> _EXERCISE_: Select the lines below containing the word "sample".

> _PROVIDED RECORDS_:
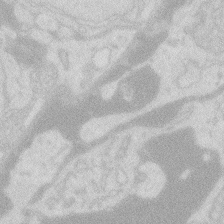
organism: Zebrafish
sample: Macrophage
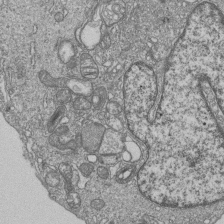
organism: Human
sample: MDA-MB-231 cells
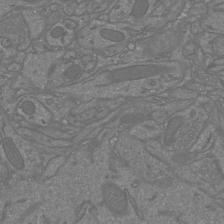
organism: Mouse
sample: Cortical neurons
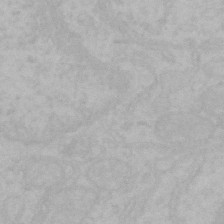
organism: Mouse
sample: Choroid plexus
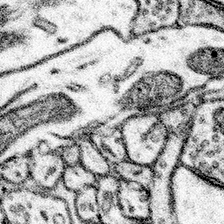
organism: Mouse
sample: Somatosensory cortex neuropil
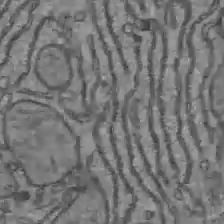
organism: C57BL Mouse
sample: Liver

> _YOUR RESPONSE_:
sample: Macrophage
sample: MDA-MB-231 cells
sample: Cortical neurons
sample: Choroid plexus
sample: Somatosensory cortex neuropil
sample: Liver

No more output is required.